The high-temperature exposure was carried out in a high-temperature furnace (CGETEST Co., Ltd., Nanjing, China) in the Laboratory of Mechanical Properties of Civil Engineering Materials at Nanjing University of Aeronautics and Astronautics, as shown in Figure 4. The high-temperature furnace had a maximum target temperature of 1000 °C and a heating rate of 10 °C/min. After the sulfate corrosion, the wax present on the upper and lower surfaces of the specimens was removed. Before high-temperature exposure, the specimens were heated to 110 °C for 2 h to achieve complete drying. The specimens were cooled naturally to room temperature. The mass of the specimens was immediately measured following cooling. The cooled specimens were subsequently heated at a rate of 10 °C/min to the preset target temperature (200 °C, 400 °C, 600 °C, and 800 °C). The maximum target temperature of 800 °C was used as referenced in [12,13,14,15,16]. When the concrete reached 800 °C, the main component C-S-H (calcium silicate hydrate) had decomposed, and most compressive strength of the concrete had been lost [12]. Once the target temperature was attained, the specimens were held at this temperature for 3 h to ensure thermal equilibrium throughout the specimen. The specimens were cooled naturally to room temperature and their mass was weighed after cooldown.

After high-temperature exposure, the surface of concrete specimens exhibited different colors at different temperatures as shown in Figure 5. The surface of specimen after 200 °C and 400 °C exposures turned slightly brown and a small number of small cracks were found. The color of the specimens at 600 °C and 800 °C turned yellow and white.

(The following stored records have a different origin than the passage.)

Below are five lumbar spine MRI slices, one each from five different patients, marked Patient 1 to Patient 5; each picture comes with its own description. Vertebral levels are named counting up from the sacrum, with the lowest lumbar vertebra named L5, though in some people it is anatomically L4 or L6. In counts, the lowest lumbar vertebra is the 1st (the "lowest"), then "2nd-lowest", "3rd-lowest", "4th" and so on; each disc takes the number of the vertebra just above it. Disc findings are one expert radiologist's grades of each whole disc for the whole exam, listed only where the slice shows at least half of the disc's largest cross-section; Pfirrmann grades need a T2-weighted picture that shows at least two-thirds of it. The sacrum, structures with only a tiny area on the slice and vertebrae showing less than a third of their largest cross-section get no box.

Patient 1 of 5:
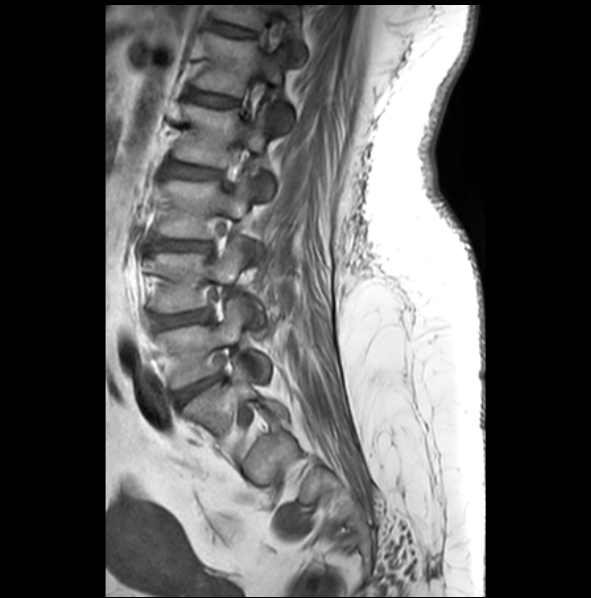

T1-weighted sagittal MRI of the lumbar spine
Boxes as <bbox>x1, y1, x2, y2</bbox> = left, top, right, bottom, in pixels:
T12 (6th vertebra): <bbox>214, 5, 305, 58</bbox>.
L4/L5 (2nd-lowest disc): <bbox>152, 308, 213, 330</bbox>.
L4 (2nd-lowest vertebra): <bbox>149, 237, 266, 316</bbox>.
L2 (4th vertebra): <bbox>173, 103, 274, 199</bbox>.
Intervertebral disc L5/S1 (lowest disc): <bbox>174, 372, 225, 404</bbox>.
L5 (lowest vertebra): <bbox>157, 296, 271, 388</bbox>.
L3/L4 (3rd-lowest disc): <bbox>154, 239, 210, 250</bbox>.
Intervertebral disc T12/L1 (6th disc): <bbox>211, 21, 254, 36</bbox>.
Intervertebral disc L2/L3 (4th disc): <bbox>168, 161, 219, 178</bbox>.
L3 (3rd-lowest vertebra): <bbox>157, 173, 263, 261</bbox>.
L1 (5th vertebra): <bbox>193, 32, 292, 131</bbox>.
Intervertebral disc L1/L2 (5th disc): <bbox>187, 88, 237, 107</bbox>.

Expert MSK radiologist gradings (per disc):
  L4/L5 (2nd-lowest disc): disc bulging
  L3/L4 (3rd-lowest disc): Modic type II, upper-endplate change, disc narrowing, lower-endplate change, disc bulging
  L1/L2 (5th disc), L2/L3 (4th disc), T12/L1 (6th disc): no spondylolisthesis, narrowing, bulging, herniation, Modic or endplate change recorded

Patient 2 of 5:
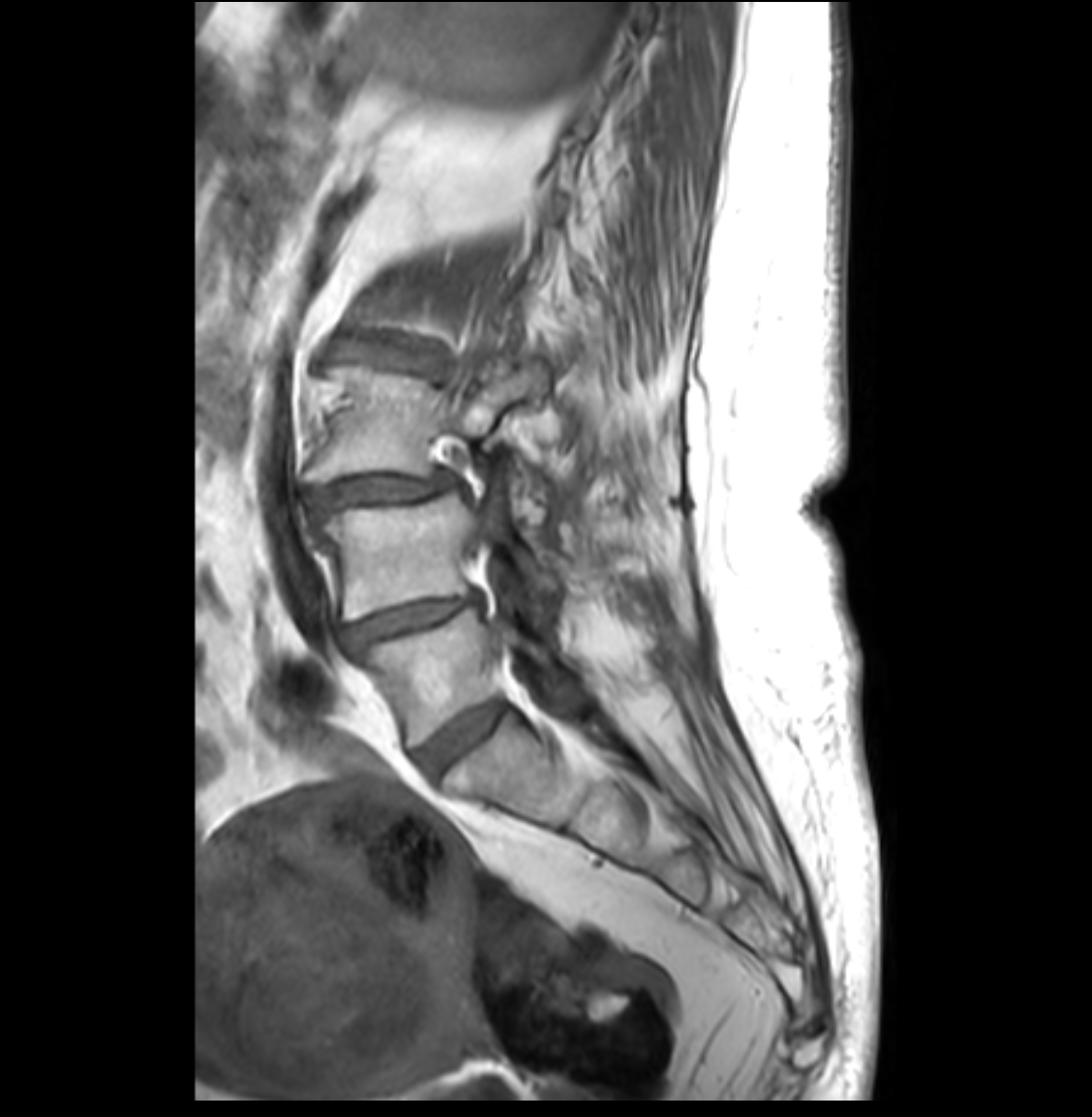
Slice 12 of 33, T1-weighted sagittal MRI of the lumbar spine, 1092x1117 px
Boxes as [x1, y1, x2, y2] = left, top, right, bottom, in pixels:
Thecal sac / spinal canal at [475, 520, 497, 567], L3 (3rd-lowest vertebra) at [307, 366, 545, 482], L5/S1 (lowest disc) at [419, 702, 506, 774], L3/L4 (3rd-lowest disc) at [310, 473, 452, 515], L4 (2nd-lowest vertebra) at [317, 492, 560, 620], L4/L5 (2nd-lowest disc) at [344, 595, 477, 646], L5 (lowest vertebra) at [361, 608, 555, 746].

Degenerative findings by level:
  L3/L4 (3rd-lowest disc): disc bulging, disc narrowing, spondylolisthesis
  L4/L5 (2nd-lowest disc): disc narrowing, disc bulging
  L5/S1 (lowest disc): no Modic or endplate change, herniation, narrowing, bulging or spondylolisthesis recorded

Patient 3 of 5:
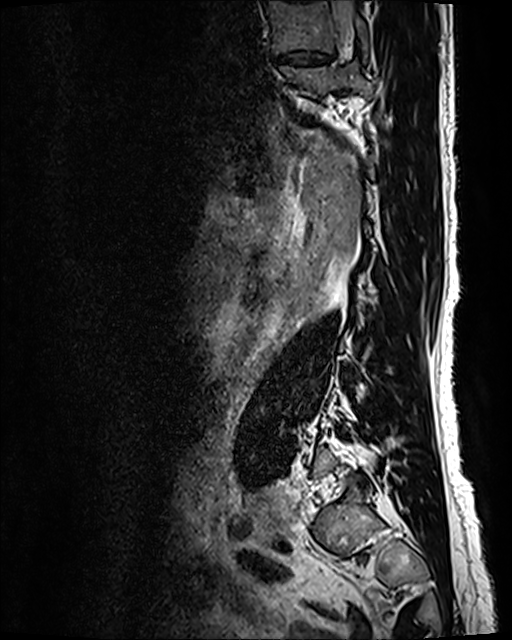 Slice 103 of 120, 512x640 px, Sagittal T2 SPACE (3D) lumbar spine MRI

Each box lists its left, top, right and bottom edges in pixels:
Thecal sac / spinal canal: left=332, top=2, right=354, bottom=26.
T10/T11: left=274, top=51, right=332, bottom=65.
T11 vertebra: left=281, top=61, right=376, bottom=97.
T10: left=267, top=2, right=368, bottom=57.

Degenerative findings by level:
  T10/T11: Pfirrmann grade 3, disc bulging, disc narrowing

Patient 4 of 5:
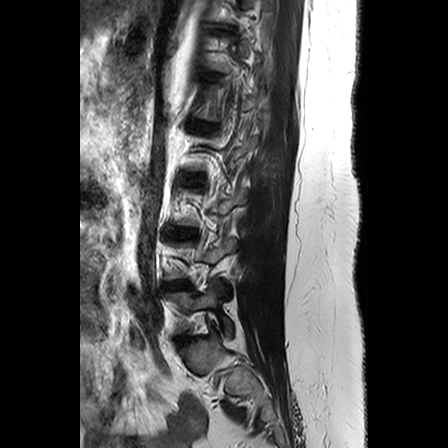 Patient sex: F. MRI lumbar spine (T2-weighted), sagittal plane.
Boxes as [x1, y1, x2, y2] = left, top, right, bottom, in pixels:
L4/L5: [165, 281, 187, 289]
L5 vertebra: [166, 282, 234, 335]
L3/L4: [168, 229, 197, 238]
L5/S1: [177, 336, 187, 343]
IVD L2/L3: [179, 174, 204, 184]

Patient 5 of 5:
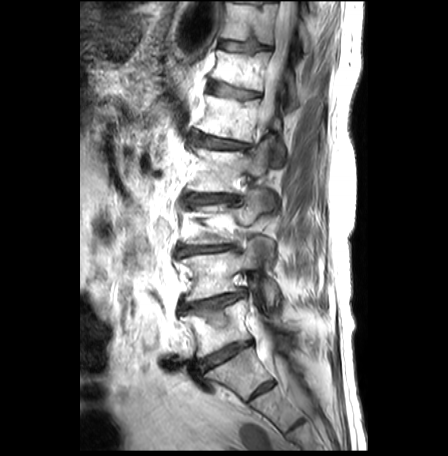 Lumbar spine MR, T2-weighted, sagittal
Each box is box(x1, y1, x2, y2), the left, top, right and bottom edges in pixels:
IVD L5/S1 (lowest disc) = box(198, 342, 251, 371).
L1 (5th vertebra) = box(197, 95, 284, 166).
L2/L3 (4th disc) = box(186, 195, 239, 203).
IVD T11/T12 (7th disc) = box(219, 39, 271, 51).
IVD L1/L2 (5th disc) = box(193, 133, 249, 149).
L5 (lowest vertebra) = box(181, 300, 298, 357).
IVD T12/L1 (6th disc) = box(208, 80, 260, 97).
L3 (3rd-lowest vertebra) = box(185, 192, 275, 267).
T12 (6th vertebra) = box(211, 50, 298, 109).
L2 (4th vertebra) = box(188, 140, 278, 211).
L4/L5 (2nd-lowest disc) = box(180, 291, 246, 326).
T11 (7th vertebra) = box(221, 1, 313, 51).
L4 (2nd-lowest vertebra) = box(179, 240, 279, 305).
IVD L3/L4 (3rd-lowest disc) = box(176, 245, 232, 255).
Spinal canal = box(251, 1, 293, 387).

Degenerative findings by level:
  L5/S1 (lowest disc): Pfirrmann grade 5, Modic type II, disc narrowing, disc bulging
  T11/T12 (7th disc): Pfirrmann grade 1, Modic type II, lower-endplate change, upper-endplate change
  T12/L1 (6th disc): Pfirrmann grade 3, lower-endplate change, upper-endplate change, disc bulging, Modic type II
  L1/L2 (5th disc): Pfirrmann grade 3, lower-endplate change, Modic type II, upper-endplate change, disc bulging
  L4/L5 (2nd-lowest disc): Pfirrmann grade 2, lower-endplate change, Modic type II, disc bulging, upper-endplate change
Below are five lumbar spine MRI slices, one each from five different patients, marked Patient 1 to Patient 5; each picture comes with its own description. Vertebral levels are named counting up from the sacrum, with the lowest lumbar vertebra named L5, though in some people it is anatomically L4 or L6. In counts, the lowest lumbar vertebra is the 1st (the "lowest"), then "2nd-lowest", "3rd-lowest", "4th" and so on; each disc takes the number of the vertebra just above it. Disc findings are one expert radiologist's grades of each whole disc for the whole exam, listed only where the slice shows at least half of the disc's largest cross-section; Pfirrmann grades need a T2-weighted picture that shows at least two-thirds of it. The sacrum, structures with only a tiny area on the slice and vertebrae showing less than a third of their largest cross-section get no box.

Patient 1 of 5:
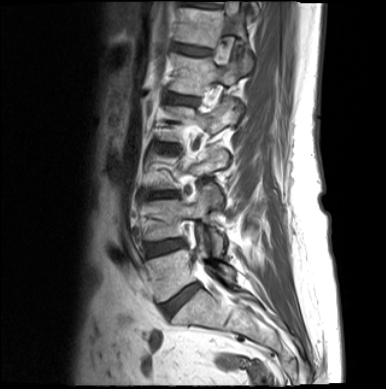

Sagittal slice index 4. Sagittal T1-weighted lumbar spine MRI.

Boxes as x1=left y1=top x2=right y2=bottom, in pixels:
5th vertebra: x1=169 y1=53 x2=240 y2=95.
5th disc: x1=166 y1=93 x2=195 y2=105.
3rd-lowest disc: x1=155 y1=192 x2=171 y2=196.
6th vertebra: x1=176 y1=8 x2=252 y2=73.
2nd-lowest disc: x1=145 y1=240 x2=185 y2=256.
Lowest disc: x1=163 y1=284 x2=199 y2=315.
6th disc: x1=176 y1=44 x2=210 y2=55.
Lowest vertebra: x1=146 y1=235 x2=234 y2=301.
2nd-lowest vertebra: x1=145 y1=187 x2=222 y2=255.
4th vertebra: x1=164 y1=99 x2=239 y2=140.

Expert MSK radiologist gradings (per disc):
- 5th disc: disc bulging
- lowest disc: disc bulging
- 2nd-lowest disc: disc bulging
- 6th disc: no Modic or endplate change, herniation, narrowing, bulging or spondylolisthesis recorded

Patient 2 of 5:
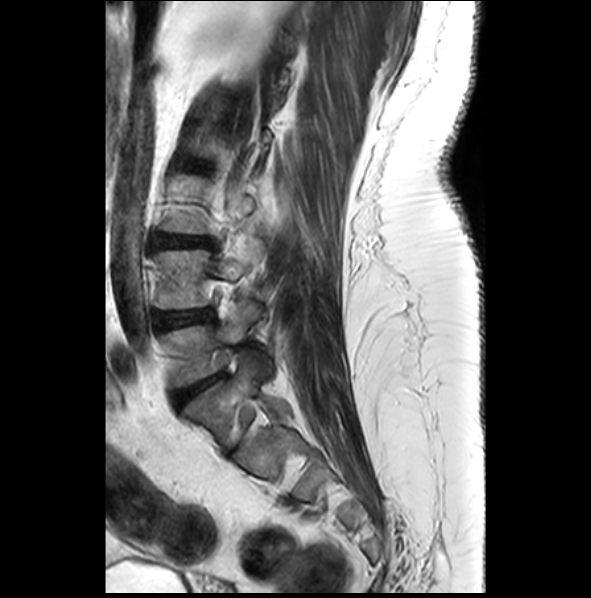 MRI lumbar spine (T2-weighted), sagittal plane | Slice 8/28 | Patient sex: F

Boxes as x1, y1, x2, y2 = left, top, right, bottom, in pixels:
{"2nd-lowest vertebra": "154, 239, 264, 308", "lowest disc": "173, 374, 223, 408", "2nd-lowest disc": "156, 309, 211, 328", "lowest vertebra": "161, 304, 259, 385", "3rd-lowest disc": "153, 234, 215, 247"}

Radiological gradings:
- 3rd-lowest disc: Pfirrmann grade 3, Modic type II, upper-endplate change, disc bulging, disc narrowing, lower-endplate change
- 2nd-lowest disc: Pfirrmann grade 3, disc bulging

Patient 3 of 5:
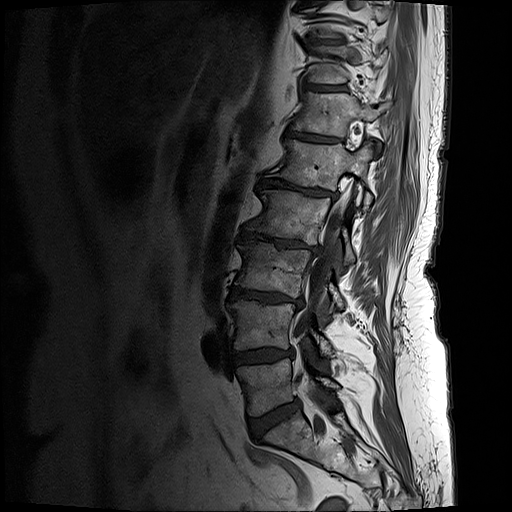 Lumbar spine MR, T1-weighted, sagittal | Image 512x512 | Slice spacing 3.3 mm
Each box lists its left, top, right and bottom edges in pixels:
Lowest vertebra = left=238, top=359, right=339, bottom=416.
3rd-lowest disc = left=230, top=287, right=302, bottom=305.
Spinal canal = left=298, top=189, right=348, bottom=336.
6th disc = left=286, top=131, right=333, bottom=141.
7th vertebra = left=309, top=47, right=384, bottom=84.
5th disc = left=259, top=180, right=337, bottom=198.
4th vertebra = left=246, top=190, right=353, bottom=265.
2nd-lowest disc = left=230, top=349, right=292, bottom=366.
3rd-lowest vertebra = left=236, top=241, right=341, bottom=307.
5th vertebra = left=267, top=139, right=371, bottom=208.
7th disc = left=306, top=85, right=331, bottom=90.
6th vertebra = left=294, top=93, right=380, bottom=137.
4th disc = left=241, top=231, right=319, bottom=251.
8th disc = left=308, top=40, right=341, bottom=43.
2nd-lowest vertebra = left=230, top=301, right=332, bottom=356.
Lowest disc = left=249, top=401, right=300, bottom=438.

Per-level radiological findings:
• lowest disc: disc bulging
• 3rd-lowest disc: lower-endplate change, disc narrowing, Modic type II, disc bulging, upper-endplate change
• 6th disc: Modic type II, lower-endplate change, upper-endplate change
• 5th disc: disc narrowing, lower-endplate change, disc bulging, upper-endplate change, Modic type II
• 2nd-lowest disc: upper-endplate change, lower-endplate change, disc bulging
• 4th disc: lower-endplate change, disc bulging, upper-endplate change, disc narrowing, Modic type II

Patient 4 of 5:
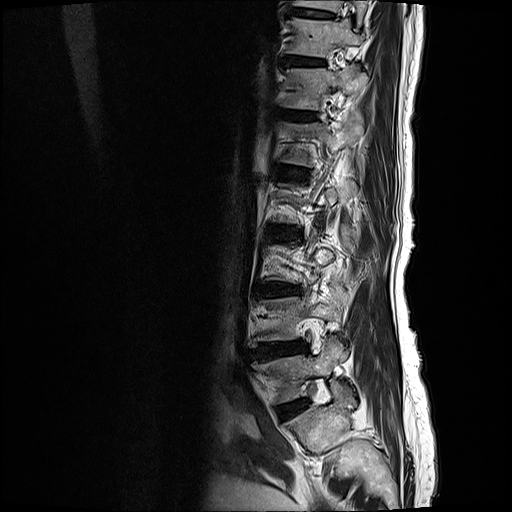
512x512 px; Sagittal T2-weighted lumbar spine MRI; Field of view 300x300 mm

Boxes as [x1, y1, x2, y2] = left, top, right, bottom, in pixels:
7th disc — [283, 55, 323, 64] | 8th vertebra — [292, 0, 366, 24] | 8th disc — [289, 9, 332, 17] | 4th disc — [272, 226, 302, 239] | 5th disc — [275, 166, 307, 181] | 7th vertebra — [286, 17, 362, 57] | 5th vertebra — [280, 118, 363, 166] | 6th vertebra — [282, 66, 367, 109] | lowest vertebra — [257, 338, 347, 403] | 6th disc — [280, 110, 316, 120] | 2nd-lowest disc — [255, 343, 306, 357] | 3rd-lowest disc — [258, 283, 296, 295] | lowest disc — [285, 405, 302, 416]

Radiological gradings:
  7th disc: lower-endplate change, Modic type II, upper-endplate change
  5th disc: lower-endplate change, Modic type II, upper-endplate change
  8th disc: Pfirrmann grade 2, upper-endplate change, lower-endplate change
  6th disc: upper-endplate change, lower-endplate change, Modic type II
  2nd-lowest disc: disc narrowing, disc bulging, upper-endplate change, Modic type II, lower-endplate change

Patient 5 of 5:
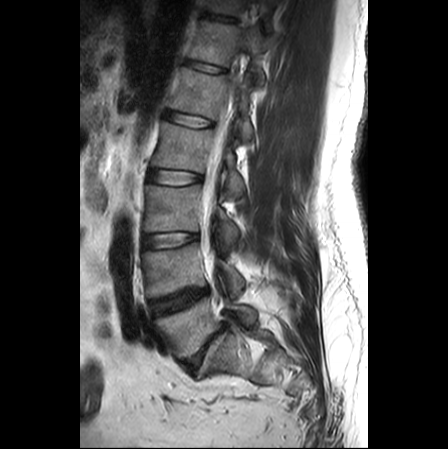
Sagittal slice index 15, Lumbar spine MR, T2-weighted, sagittal
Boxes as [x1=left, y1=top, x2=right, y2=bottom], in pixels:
L1 vertebra = [x1=169, y1=68, x2=253, y2=140].
L3 = [x1=144, y1=185, x2=238, y2=249].
L4 vertebra = [x1=142, y1=243, x2=244, y2=297].
L4/L5 = [x1=149, y1=289, x2=207, y2=314].
Spinal canal = [x1=201, y1=93, x2=233, y2=262].
Disc L1/L2 = [x1=164, y1=111, x2=213, y2=126].
Disc L5/S1 = [x1=181, y1=327, x2=224, y2=373].
Disc L2/L3 = [x1=149, y1=170, x2=201, y2=185].
L5 vertebra = [x1=155, y1=297, x2=256, y2=358].
T12 vertebra = [x1=188, y1=20, x2=266, y2=83].
L3/L4 = [x1=143, y1=232, x2=197, y2=246].
T11/T12 = [x1=200, y1=13, x2=235, y2=21].
T11 vertebra = [x1=207, y1=0, x2=245, y2=15].
L2 = [x1=152, y1=122, x2=244, y2=199].
T12/L1 = [x1=184, y1=60, x2=224, y2=73].

Per-level radiological findings:
  L1/L2: Pfirrmann grade 1
  L3/L4: Pfirrmann grade 1
  L2/L3: Pfirrmann grade 1
  T12/L1: Pfirrmann grade 1
  L4/L5: Pfirrmann grade 4, disc bulging, Modic type II
  L5/S1: Modic type II, disc bulging, disc narrowing
  T11/T12: no spondylolisthesis, narrowing, bulging, herniation, Modic or endplate change recorded

3.3. Quasi-Static Compression Test

The quasi-static compression test was conducted on a hydraulic universal pressure tester YES-1000 (Jinnan Shijin testing mechine Co., LTD, Jinan, China), using a load rate of 1.0 kN/s (0.26 MPa/s) to control the loading speed. The axial load was measured using a 100t load sensor, and the longitudinal displacement of the concrete specimen was measured using LVDTs (Liyang Chaoyuan Instrument Factory, Liyang, China). Devices contained the load sensor and LVDTs, and a steel cushion and steel rods were applied to fix the specimen and the sensors, as shown in Figure 6. A dynamic acquisition instrument was used to collect the axial deformation and axial load of the relevant concrete specimen in real time during the quasi-static loading test process, and the acquisition instrument was the DHDAS dynamic acquisition system.

4. Test Results

4.1. Failure Mode

Figure 7 shows the compressive failure mode of concrete cylinder specimens after different high temperatures and different corrosion cycles. It can be seen that more spalling occurred with the increase in the number of dry and wet cycles, due to the initial damage caused by sulfate ions invading the interior of the concrete. After 20 °C and 200 °C temperature exposure, RAC and NAC specimens had typical brittle failure, showing a triangular cone-shaped cracking failure pattern. After the high temperature of 400 °C, the brittleness of the RAC specimen was greatly reduced. Cracks generated in the process of compression were connected with initial small transverse cracks appearing after high temperature, followed by the transverse expansion and the separation of aggregate and cement colloid. With the strengthening of the high-temperature softening effect, the transverse expansion was more serious. However, brittle failure mode could still be detected for NAC specimens, because the internal pores of NAC are less than that of RAC, and the internal changes after sulfate corrosion and high temperature were relatively lagging.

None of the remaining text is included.